Module metrics

Module metrics 

Source
Expand description

Defines the metrics system for Network devices.

§Metrics format

The metrics are flushed in JSON when requested by vmm::logger::metrics::METRICS.write().

§JSON example with metrics:

{
 "net_eth0": {
    "activate_fails": "SharedIncMetric",
    "cfg_fails": "SharedIncMetric",
    "mac_address_updates": "SharedIncMetric",
    "no_rx_avail_buffer": "SharedIncMetric",
    "no_tx_avail_buffer": "SharedIncMetric",
    ...
 }
 "net_eth1": {
    "activate_fails": "SharedIncMetric",
    "cfg_fails": "SharedIncMetric",
    "mac_address_updates": "SharedIncMetric",
    "no_rx_avail_buffer": "SharedIncMetric",
    "no_tx_avail_buffer": "SharedIncMetric",
    ...
 }
 ...
 "net_iface_id": {
    "activate_fails": "SharedIncMetric",
    "cfg_fails": "SharedIncMetric",
    "mac_address_updates": "SharedIncMetric",
    "no_rx_avail_buffer": "SharedIncMetric",
    "no_tx_avail_buffer": "SharedIncMetric",
    ...
 }
 "net": {
    "activate_fails": "SharedIncMetric",
    "cfg_fails": "SharedIncMetric",
    "mac_address_updates": "SharedIncMetric",
    "no_rx_avail_buffer": "SharedIncMetric",
    "no_tx_avail_buffer": "SharedIncMetric",
    ...
 }
}

Each net field in the example above is a serializable NetDeviceMetrics structure collecting metrics such as activate_fails, cfg_fails, etc. for the network device. net_eth0 represent metrics for the endpoint “/network-interfaces/eth0”, net_eth1 represent metrics for the endpoint “/network-interfaces/eth1”, and net_iface_id represent metrics for the endpoint “/network-interfaces/{iface_id}” network device respectively and net is the aggregate of all the per device metrics.

§Limitations

Network device currently do not have vmm::logger::metrics::StoreMetrics so aggregate doesn’t consider them.

§Design

The main design goals of this system are:

  • To improve network device metrics by logging them at per device granularity.

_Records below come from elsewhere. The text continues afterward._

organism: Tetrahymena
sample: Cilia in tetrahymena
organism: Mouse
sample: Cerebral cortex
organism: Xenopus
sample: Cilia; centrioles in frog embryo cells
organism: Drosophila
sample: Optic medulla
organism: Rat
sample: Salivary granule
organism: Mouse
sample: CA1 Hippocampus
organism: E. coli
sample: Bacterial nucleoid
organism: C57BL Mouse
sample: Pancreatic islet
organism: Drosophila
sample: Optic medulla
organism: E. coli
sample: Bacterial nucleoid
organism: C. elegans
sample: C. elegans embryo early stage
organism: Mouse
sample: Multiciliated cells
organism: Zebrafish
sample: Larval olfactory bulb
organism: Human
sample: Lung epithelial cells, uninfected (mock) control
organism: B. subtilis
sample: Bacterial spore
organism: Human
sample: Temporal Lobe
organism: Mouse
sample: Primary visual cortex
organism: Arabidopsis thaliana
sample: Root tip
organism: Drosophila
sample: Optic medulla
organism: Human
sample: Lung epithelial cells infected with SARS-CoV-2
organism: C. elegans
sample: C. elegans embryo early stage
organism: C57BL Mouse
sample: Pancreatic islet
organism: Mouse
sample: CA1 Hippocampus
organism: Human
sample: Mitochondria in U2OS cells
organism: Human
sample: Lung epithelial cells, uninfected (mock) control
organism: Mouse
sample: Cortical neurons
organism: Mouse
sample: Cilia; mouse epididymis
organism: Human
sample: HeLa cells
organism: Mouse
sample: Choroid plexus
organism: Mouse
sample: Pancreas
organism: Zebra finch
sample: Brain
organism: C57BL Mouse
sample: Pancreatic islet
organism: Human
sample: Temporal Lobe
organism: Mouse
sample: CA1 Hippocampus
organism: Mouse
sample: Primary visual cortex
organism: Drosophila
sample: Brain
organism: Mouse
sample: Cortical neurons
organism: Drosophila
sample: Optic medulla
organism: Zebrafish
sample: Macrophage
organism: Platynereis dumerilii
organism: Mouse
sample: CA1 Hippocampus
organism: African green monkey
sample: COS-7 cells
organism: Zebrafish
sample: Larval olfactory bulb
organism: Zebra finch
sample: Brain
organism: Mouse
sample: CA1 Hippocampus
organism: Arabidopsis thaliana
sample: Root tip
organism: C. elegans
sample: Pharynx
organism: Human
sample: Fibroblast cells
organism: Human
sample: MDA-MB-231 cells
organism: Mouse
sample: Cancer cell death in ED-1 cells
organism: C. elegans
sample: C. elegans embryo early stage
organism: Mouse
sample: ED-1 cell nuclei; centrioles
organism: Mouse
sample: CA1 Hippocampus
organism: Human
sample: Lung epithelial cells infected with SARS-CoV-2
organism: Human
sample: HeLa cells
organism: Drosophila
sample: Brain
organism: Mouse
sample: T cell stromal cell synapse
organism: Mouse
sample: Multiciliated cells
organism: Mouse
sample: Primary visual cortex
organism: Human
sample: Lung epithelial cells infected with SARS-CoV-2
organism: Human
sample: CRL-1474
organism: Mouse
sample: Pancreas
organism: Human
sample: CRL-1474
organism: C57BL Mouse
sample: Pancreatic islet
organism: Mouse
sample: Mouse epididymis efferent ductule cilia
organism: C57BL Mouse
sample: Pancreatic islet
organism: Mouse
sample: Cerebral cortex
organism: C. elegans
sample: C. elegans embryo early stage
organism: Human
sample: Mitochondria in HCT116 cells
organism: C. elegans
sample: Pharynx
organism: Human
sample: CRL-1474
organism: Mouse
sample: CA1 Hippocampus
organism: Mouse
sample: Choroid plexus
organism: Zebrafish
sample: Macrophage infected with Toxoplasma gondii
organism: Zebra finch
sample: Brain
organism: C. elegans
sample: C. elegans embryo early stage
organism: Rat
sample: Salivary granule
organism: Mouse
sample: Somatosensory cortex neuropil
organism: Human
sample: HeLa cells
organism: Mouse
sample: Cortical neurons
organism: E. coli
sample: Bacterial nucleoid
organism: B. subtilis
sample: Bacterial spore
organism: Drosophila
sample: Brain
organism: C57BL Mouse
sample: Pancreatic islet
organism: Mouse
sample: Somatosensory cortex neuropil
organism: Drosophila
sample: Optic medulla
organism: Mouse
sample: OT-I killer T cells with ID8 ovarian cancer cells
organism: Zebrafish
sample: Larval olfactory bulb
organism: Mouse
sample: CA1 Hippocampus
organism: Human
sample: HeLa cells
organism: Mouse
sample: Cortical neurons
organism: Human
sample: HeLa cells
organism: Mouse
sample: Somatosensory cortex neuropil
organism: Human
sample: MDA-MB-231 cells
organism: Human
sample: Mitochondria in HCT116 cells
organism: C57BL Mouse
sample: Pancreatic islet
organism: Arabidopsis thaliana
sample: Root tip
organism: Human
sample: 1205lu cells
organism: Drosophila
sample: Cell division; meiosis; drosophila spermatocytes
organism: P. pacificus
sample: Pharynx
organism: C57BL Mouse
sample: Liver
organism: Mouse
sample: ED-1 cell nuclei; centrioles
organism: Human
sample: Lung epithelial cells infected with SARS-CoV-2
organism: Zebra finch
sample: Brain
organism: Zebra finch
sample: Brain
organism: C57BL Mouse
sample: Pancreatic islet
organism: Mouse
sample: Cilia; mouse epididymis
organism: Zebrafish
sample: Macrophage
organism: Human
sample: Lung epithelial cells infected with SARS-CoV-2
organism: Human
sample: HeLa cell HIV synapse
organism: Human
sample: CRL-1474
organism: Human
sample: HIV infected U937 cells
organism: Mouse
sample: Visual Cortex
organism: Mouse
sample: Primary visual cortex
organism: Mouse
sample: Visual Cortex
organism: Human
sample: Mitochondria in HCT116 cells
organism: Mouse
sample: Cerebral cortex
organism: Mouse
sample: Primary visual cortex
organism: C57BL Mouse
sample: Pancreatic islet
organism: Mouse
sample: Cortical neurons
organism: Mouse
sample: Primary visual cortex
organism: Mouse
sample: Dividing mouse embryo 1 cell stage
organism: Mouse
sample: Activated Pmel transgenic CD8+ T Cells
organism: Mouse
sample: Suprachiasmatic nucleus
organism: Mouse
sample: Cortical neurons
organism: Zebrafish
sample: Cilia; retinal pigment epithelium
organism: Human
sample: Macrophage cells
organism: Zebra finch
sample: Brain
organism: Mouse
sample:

  • Continue to provide aggregate net metrics to maintain backward compatibility.

  • Move NetDeviceMetrics out of from logger and decouple it.

  • Use lockless operations, preferably ones that don’t require anything other than simple reads/writes being atomic.

  • Rely on serde to provide the actual serialization for writing the metrics.

  • Since all metrics start at 0, we implement the Default trait via derive for all of them, to avoid having to initialize everything by hand.

  • Devices could be created in any order i.e. the first device created could either be eth0 or eth1 so if we use a vector for NetDeviceMetrics and call 1st device as net0, then net0 could sometimes point to eth0 and sometimes to eth1 which doesn’t help with analysing the metrics. So, use Map instead of Vec to help understand which interface the metrics actually belongs to.

  • We use “net_$iface_id” for the metrics name instead of “net_$tap_name” to be consistent with the net endpoint “/network-interfaces/{iface_id}”.

The system implements 1 types of metrics:

  • Shared Incremental Metrics (SharedIncMetrics) - dedicated for the metrics which need a counter (i.e the number of times an API request failed). These metrics are reset upon flush.

We use net::metrics::METRICS instead of adding an entry of NetDeviceMetrics in Net so that metrics are accessible to be flushed even from signal handlers.

Structs§

NetDeviceMetrics
Network-related metrics.
NetMetricsPerDevice
map of network interface id and metrics this should be protected by a lock before accessing.

Functions§

flush_metrics
This function facilitates aggregation and serialization of per net device metrics.